By reviewing BBR logs it’s found that cloud_controller jobs were unlocked at almost same time as when lock-unlock-pcf-autoscaling script was executed.  
[bbr] 2023/06/19 15:18:58 INFO - Finished unlocking cloud_controller_ng on cloud_controller/05c3321f-6a97-46c9-8a42-b3f8b98c9fc9.
[bbr] 2023/06/19 15:18:58 INFO - Finished unlocking cloud_controller_ng on cloud_controller/4bfad0f4-6adc-4d07-9ea8-c8e91f96aa43.
[bbr] 2023/06/19 15:18:58 INFO - Finished unlocking cloud_controller_ng on cloud_controller/e604480b-4ea9-4db5-9f14-7c525c1c016f.
[bbr] 2023/06/19 15:18:58 INFO - Finished unlocking cloud_controller_ng on cloud_controller/2f6ce3bc-07bf-4a6d-840f-2b5481bf55a9.
[bbr] 2023/06/19 15:18:58 INFO - Finished unlocking cloud_controller_ng on cloud_controller/0ebeede5-3d3c-4bbd-82cb-a35924eb8de9.
[bbr] 2023/06/19 15:18:58 INFO - Finished unlocking cloud_controller_ng on cloud_controller/50e50f4b-7621-4428-afeb-556260e463da.
[bbr] 2023/06/19 15:18:58 INFO - Finished unlocking routing-api on cloud_controller/2f6ce3bc-07bf-4a6d-840f-2b5481bf55a9.
[bbr] 2023/06/19 15:18:58 INFO - Finished unlocking routing-api on cloud_controller/50e50f4b-7621-4428-afeb-556260e463da.
[bbr] 2023/06/19 15:18:58 INFO - Finished unlocking routing-api on cloud_controller/05c3321f-6a97-46c9-8a42-b3f8b98c9fc9.
[bbr] 2023/06/19 15:18:58 INFO - Finished unlocking routing-api on cloud_controller/0ebeede5-3d3c-4bbd-82cb-a35924eb8de9.
[bbr] 2023/06/19 15:18:58 INFO - Finished unlocking routing-api on cloud_controller/4bfad0f4-6adc-4d07-9ea8-c8e91f96aa43.
[bbr] 2023/06/19 15:18:58 INFO - Finished unlocking routing-api on cloud_controller/e604480b-4ea9-4db5-9f14-7c525c1c016f.

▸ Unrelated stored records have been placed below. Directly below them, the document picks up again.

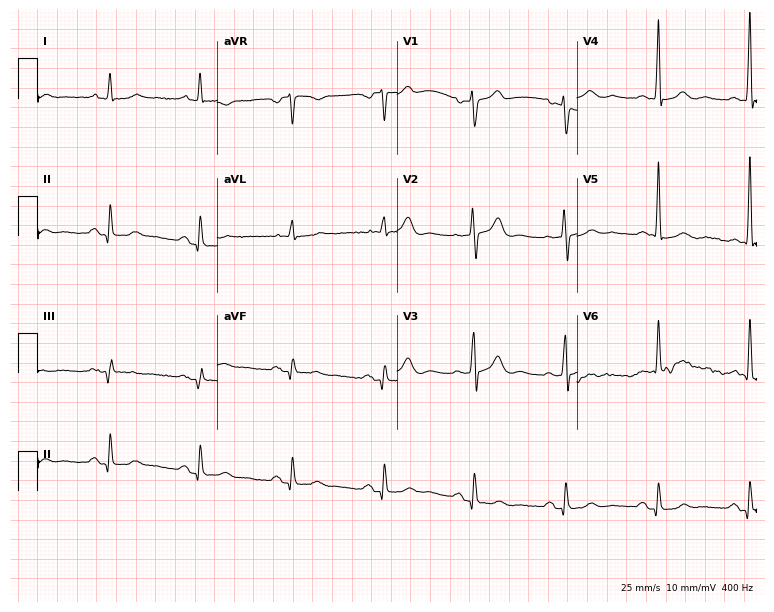
12-lead ECG from a male, 79 years old. No first-degree AV block, right bundle branch block, left bundle branch block, sinus bradycardia, atrial fibrillation or sinus tachycardia recorded for this tracing. Findings outside these six are not listed.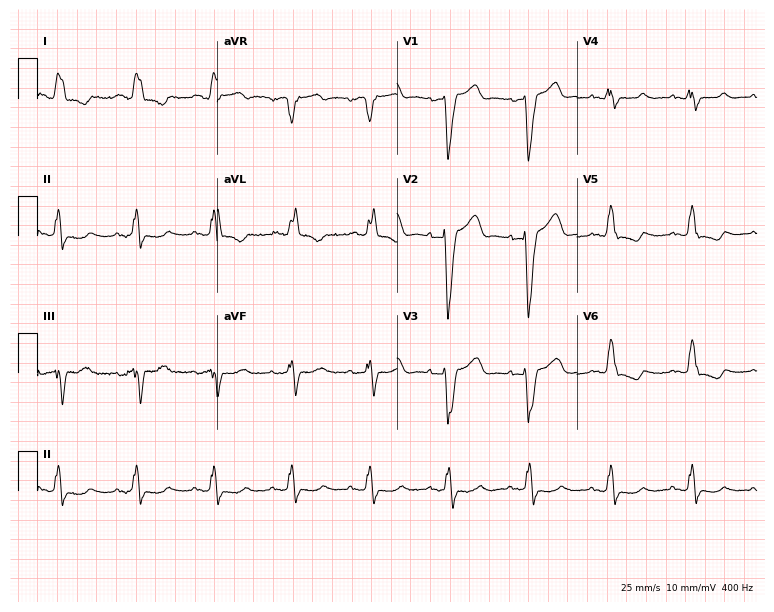
12-lead ECG from a female patient, 83 years old (7.3-second recording at 400 Hz). Shows left bundle branch block (LBBB).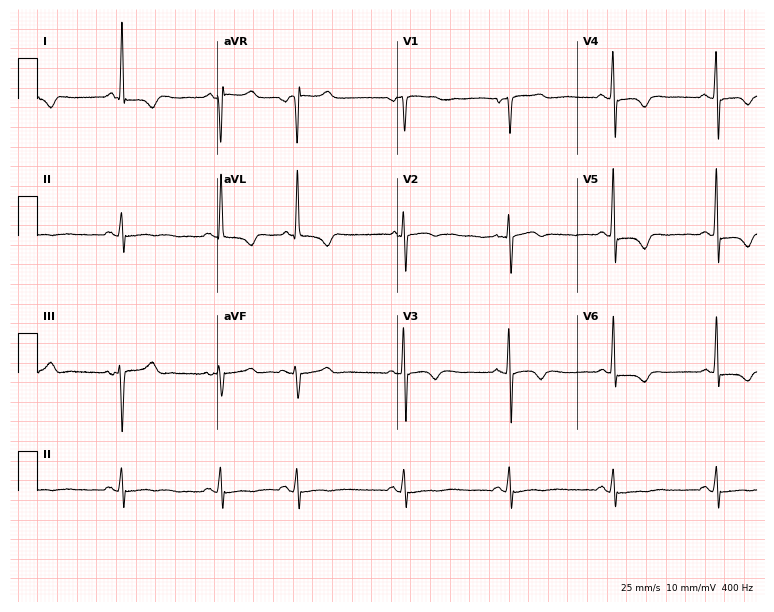
Electrocardiogram, a 66-year-old female. Overall reading on record: normal ECG.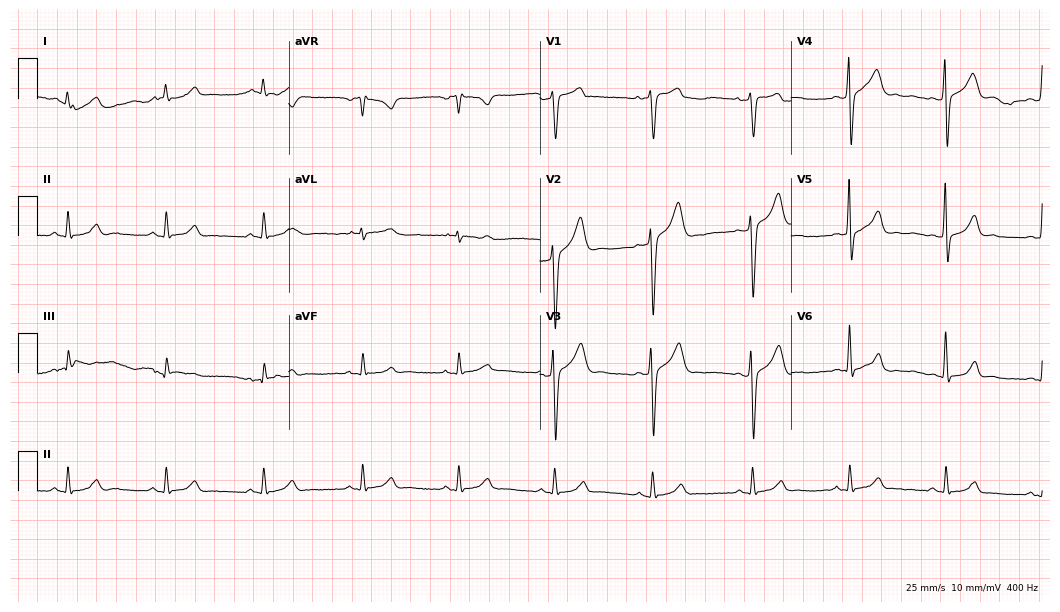
12-lead ECG (10.2-second recording at 400 Hz) from a male, 39 years old. Labelled as a normal ECG.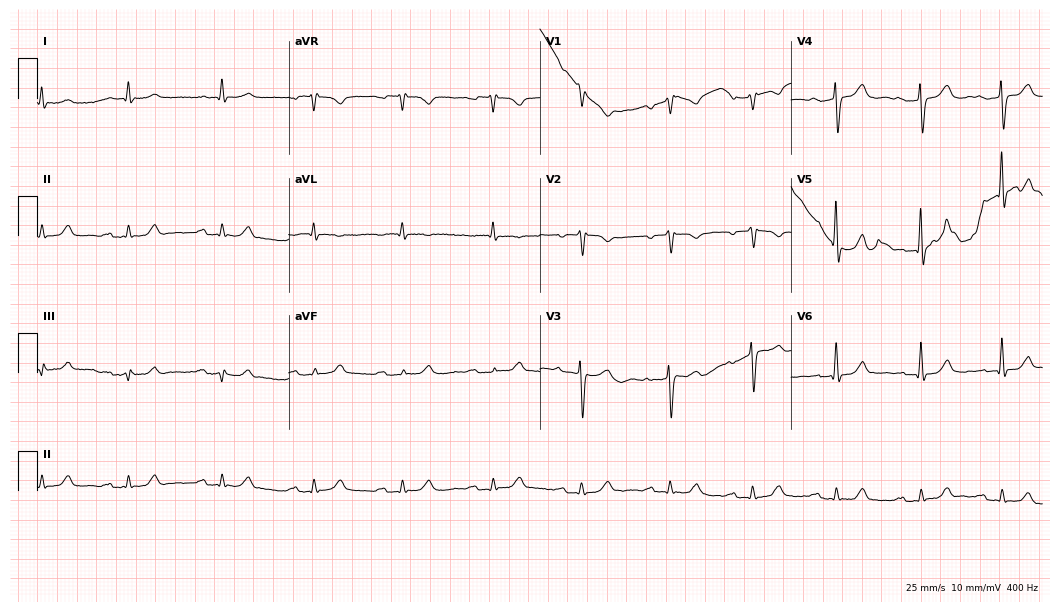
Electrocardiogram (10.2-second recording at 400 Hz), a female patient, 86 years old. Interpretation includes first-degree AV block.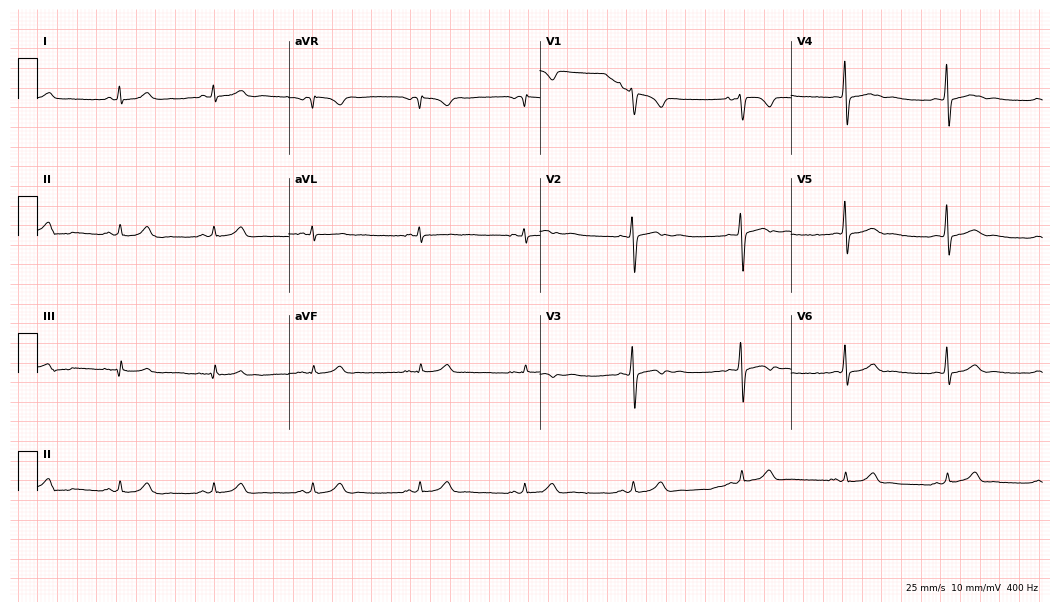
12-lead ECG from a 48-year-old woman. Recorded interpretation: within normal limits.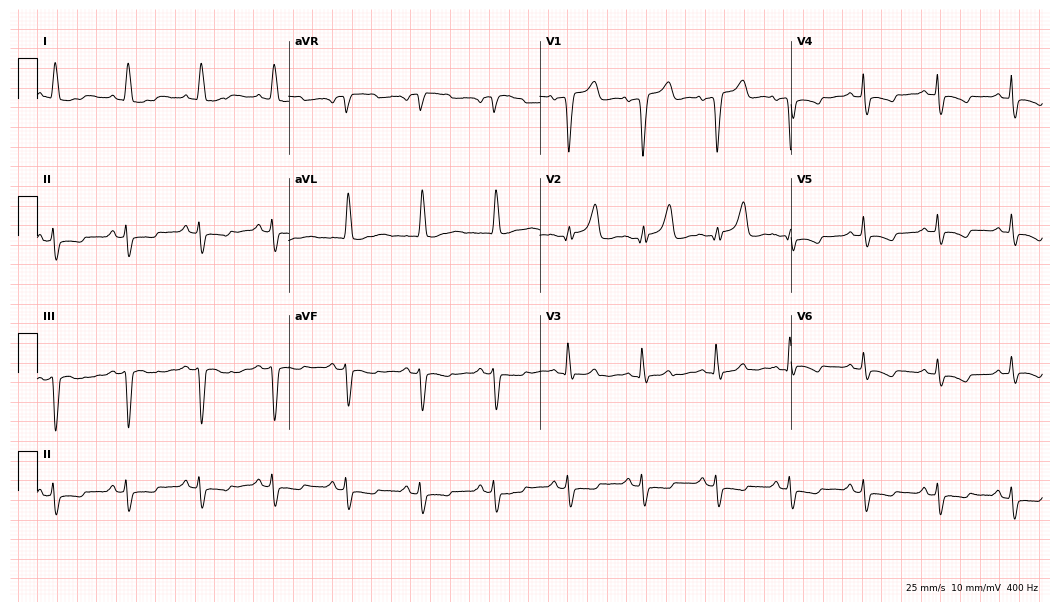
12-lead ECG from a female, 77 years old. No first-degree AV block, right bundle branch block, left bundle branch block, sinus bradycardia, atrial fibrillation or sinus tachycardia recorded for this tracing.

Since lock-unlock-pcf-autoscaling script is to start autocaling apps, it would firstly attempt to authenticate with capi endpoint.  
backup_restore/ba402cc8-83ed-4940-b0e3-16aa9e9162a3:/var/vcap/jobs/lock-unlock-pcf-autoscaling/bin/bbr# cat post-backup-unlock 

#!/bin/bash 
set -e 

function authenticate_and_target() { 
  cf api $API_ENDPOINT  
  cf auth $ADMIN_USER $ADMIN_PASSWORD 

  if ! cf target -o $ORG -s $SPACE ; then 
    echo "Autoscaler org/space not found; exiting" 
    exit 0 
  fi 
} 

......

cf start ${APP_NAME} 
cf start ${APP_NAME}-api 

However, it might take a little while for CAPI endpoint to be registered in gorouters, therefore lock-unlock-pcf-autoscaling script could possibly fail with connecting to CAPI endpoint right after cloud_controller jobs were unlocked. 

Environment

Product Version: 3.0

Resolution

Since this is expected behaviour, product team decided to change lock-unlock-pcf-autoscaling script to have it wait for a short while before attempting connection to CAPI endpoint. For example, 

function authenticate_and_target() { 

  sleep 120 # to wait for cloud_controller coming up 

  cf api $API_ENDPOINT  
  cf auth $ADMIN_USER $ADMIN_PASSWORD 

  if ! cf target -o $ORG -s $SPACE ; then 
    echo "Autoscaler org/space not found; exiting" 
    exit 0 
  fi 
} 

The change was already checked into cf-autoscaling v249.2.2 release and waiting for it to be patched into next TAS releases.
And the same change can also be manually added to /var/vcap/jobs/lock-unlock-pcf-autoscaling/bin/bbr/post-backup-unlock script on backup_restore instance of TAS deployment as a temporary solution. Please note that the manual change would be reverted if backup_restore instance is updated/recreated.